See the C++ code parallized using MPI

3x3 Domain seperation using 9 MPI processes

Multi Node Optimization using MPI and AVX

See the C++ code parallized using MPI and AVX

On the Meluxina supercomputer, the code was run with a domain size of 8192x8192 on 16 nodes featuring 2048 MPI processes (Hyperthreading turned off). The program took 16.5 seconds to converge.

GPU Implementation using CUDA

A CUDA implementation of the Jacobi iteration can be done relatively easily. As a GPU has a large number of cores, the Jacobi iteration can be parallelized by assigning each thread to a single point in the domain. Of course, such a simple implementation would is not very efficient but it is a good starting point. For a more in depth view into CUDA optimizations see the CNN CUDA project.

__global__
void jacobi(double *v, double *vp, double *f, int X, int Y){
	int tid = threadIdx.x + blockIdx.x* blockDim.x;
	// if(tid >= X*Y) return;
	int x = tid % X;
	int y = tid / X;
	if(x == 0 || y == 0 || y >= Y-1 || x >= X-1) return;
    vp[y*X+x] = -0.25 * (f[y*X+x] - (v[X*y+x+1] + v[X*y+x-1] + v[X*(y+1) + x  ] + v[X*(y-1) + x  ]));
}

The problem is calculating the error, which requires a reduction operation. To make this easier, we can use the Thrust library.

For an example of a reduction operation using CUDA, see the CNN CUDA project.

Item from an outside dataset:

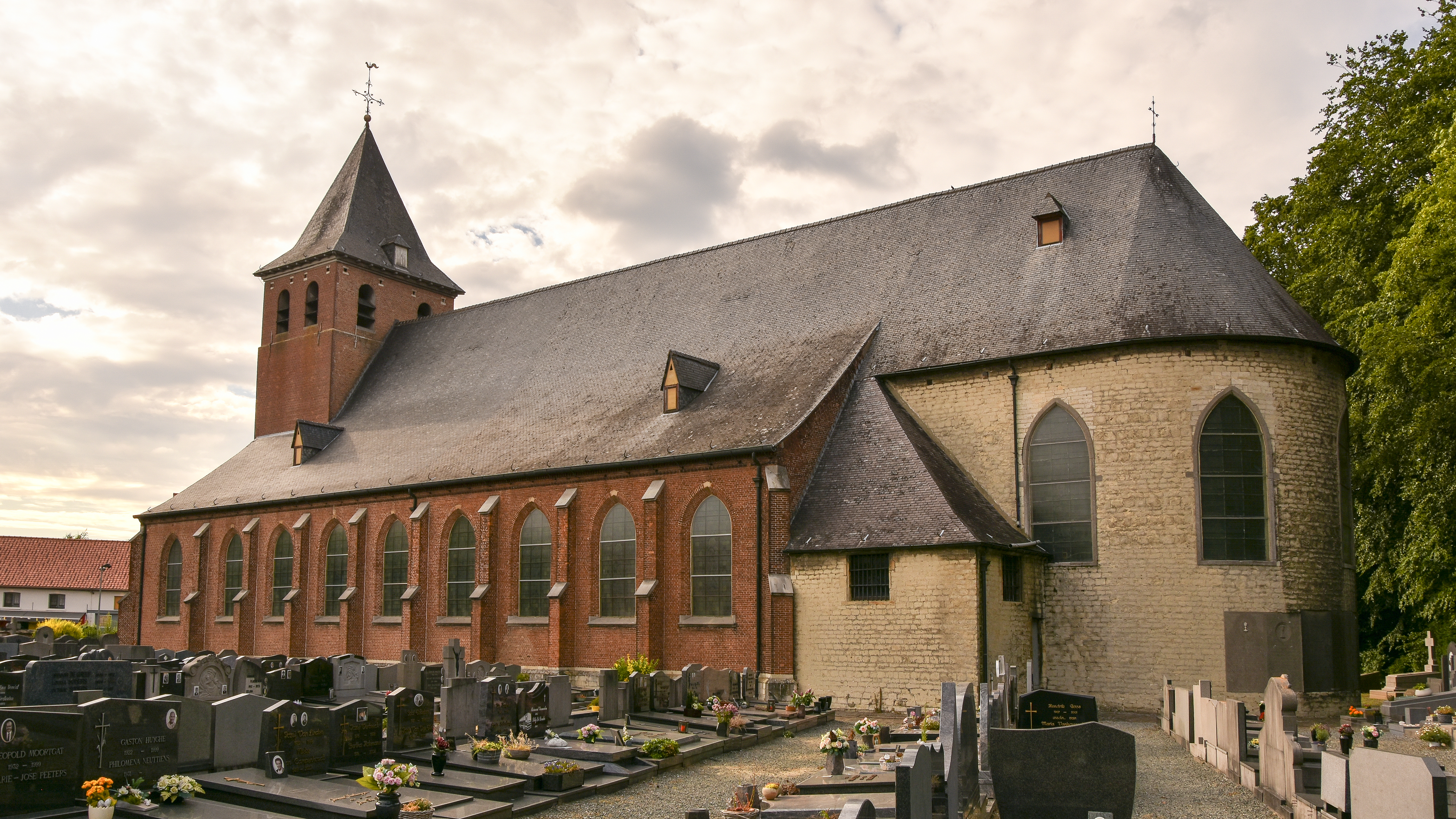 Sint-Niklaaskerk (Leest) 16-06-2018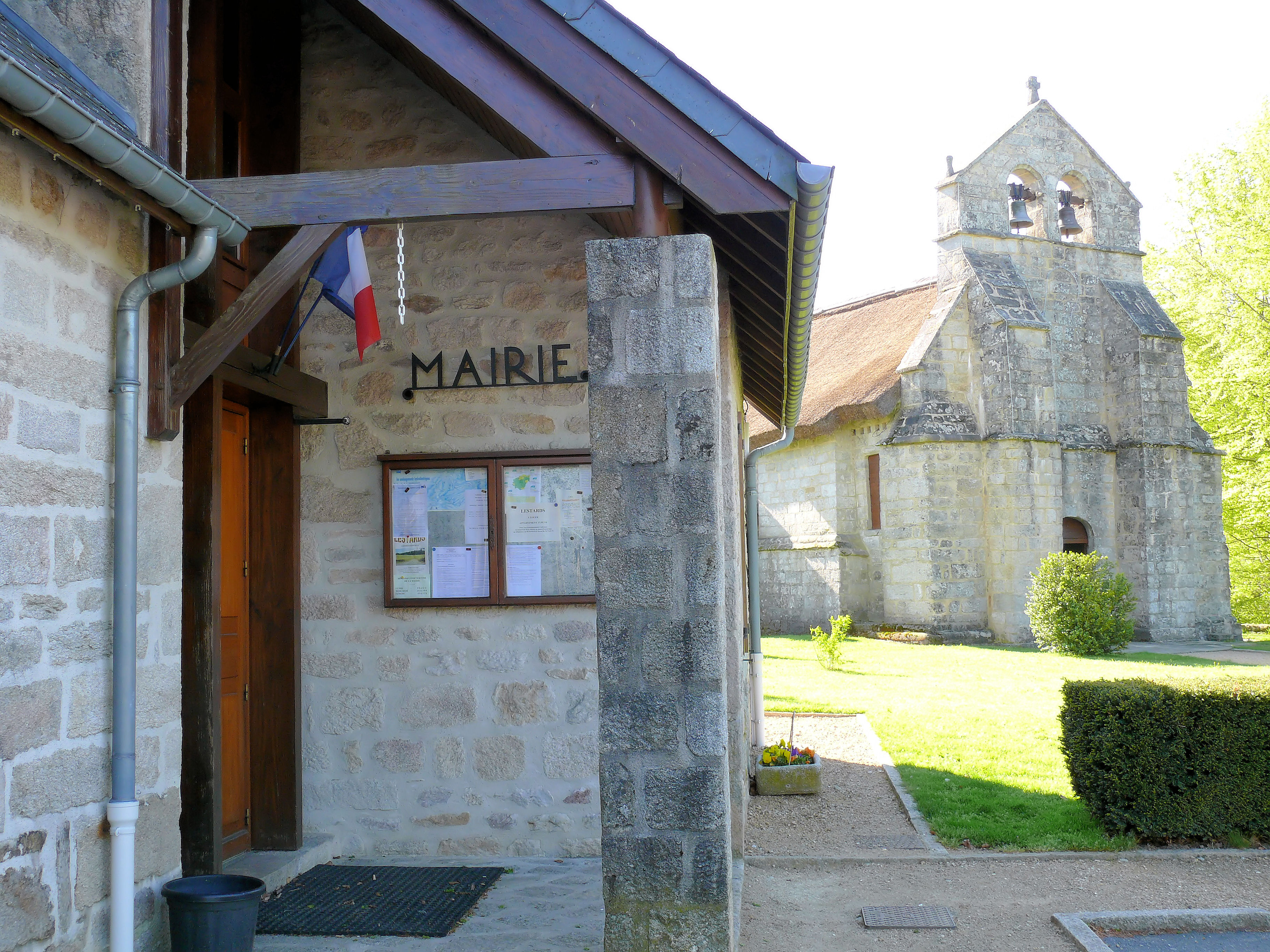 Lestards - La mairie et l'église Saint-Martial

e = thrust::transform_reduce(&ds_thrust[0], &ds_thrust[nx * ny],absolute_value<double>(), (double) 0.0, thrust::maximum<double>());
double w = thrust::transform_reduce(&v_thrust[0], &v_thrust[nx * ny],absolute_value<double>(), (double) 0.0, thrust::plus<double>());

Alternative Iteration Algorithms

Instead of trying to optimize the Jacobi iteration, one can simply make use of other algorithms like by using the improved convergence of the Gauss iteration. As the goal of this project was to explicitly optimize the Jacobi iteration, the Gauss iteration will not be further discussed here.